Le 5 août 2013, un nouvel article paru dans la version en ligne du journal Le Monde interpelle à nouveau : cet article s’intitule : « Au Chili, les 33 mineurs d’Atacama se disent « enterrés une seconde fois ».

L’article indique ceci :

Trois ans tout juste après l’éboulement qui avait bloqué 33 mineurs pendant soixante-neuf jours au fond de la mine d’or et d’argent de San José, dans la région d’Atacama, la décision de la justice chilienne de classer la plainte contre les propriétaires du site a provoqué surprise et indignation à Santiago.

« Ils m’ont enterré une seconde fois ! s’est écrié un des mineurs, Mario Sepulveda, la voix brisée par la colère. C’est une honte pour le système judiciaire chilien. » « Beaucoup pensent que nous sommes bêtes. Nous ne le sommes pas, mais nous sommes pauvres », a ajouté celui que ses compagnons de captivité avaient surnommé « Super Mario » en raison de son calme et de sa bonne humeur.

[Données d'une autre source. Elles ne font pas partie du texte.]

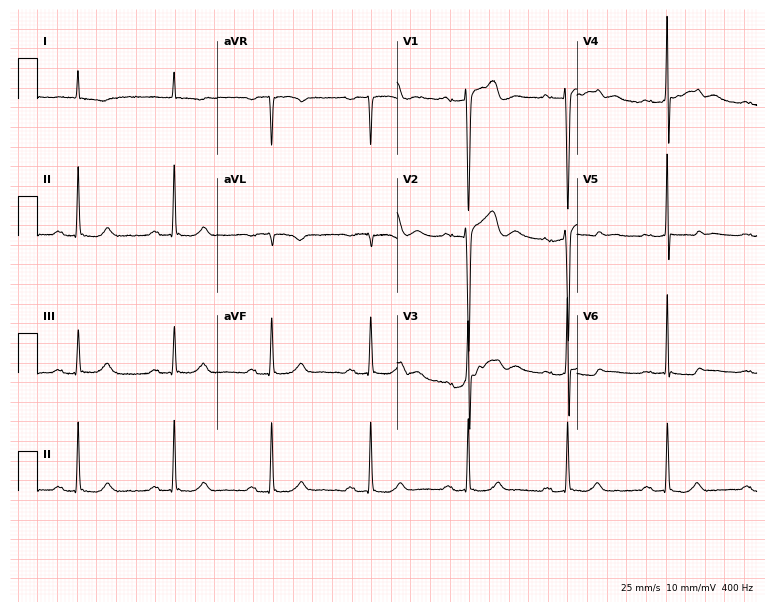
Electrocardiogram, a 75-year-old man. Of the six screened findings (first-degree AV block, right bundle branch block, left bundle branch block, sinus bradycardia, atrial fibrillation, sinus tachycardia), none is recorded.
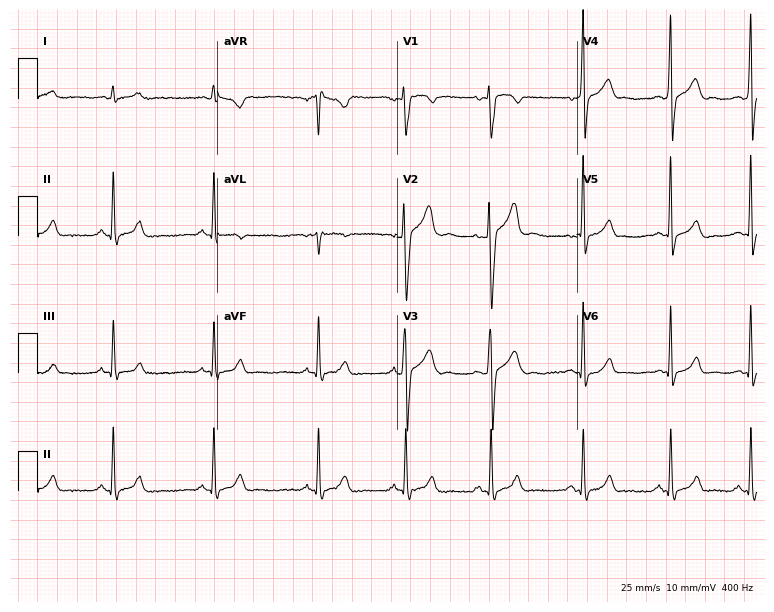
12-lead ECG from a male, 24 years old. No first-degree AV block, right bundle branch block, left bundle branch block, sinus bradycardia, atrial fibrillation or sinus tachycardia recorded for this tracing.
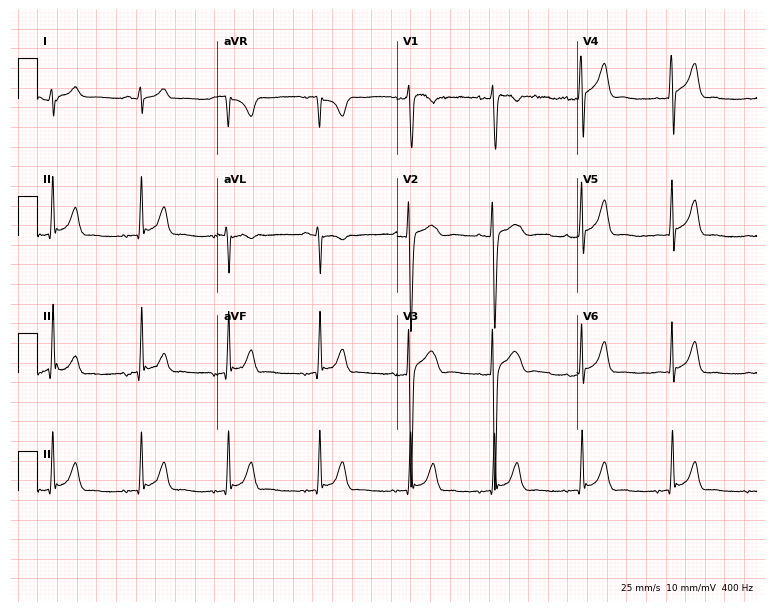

« Il a été décidé de ne pas continuer l’instruction car il n’y a pas d’éléments pour soutenir une quelconque accusation », avait annoncé, le 1er août, le procureur d’Atacama, Hector Mella Farias.

Ainsi, le traumatisme initial des mineurs est réactivé par une absence de prise en compte judiciaire de leur plainte, ce qui entraîne l’un des mineurs à dire qu’il a été enterré une seconde fois … que dire de cette absence de reconnaissance judiciaire ? On peut se dire qu’elle ne permet pas la résilience du traumatisme.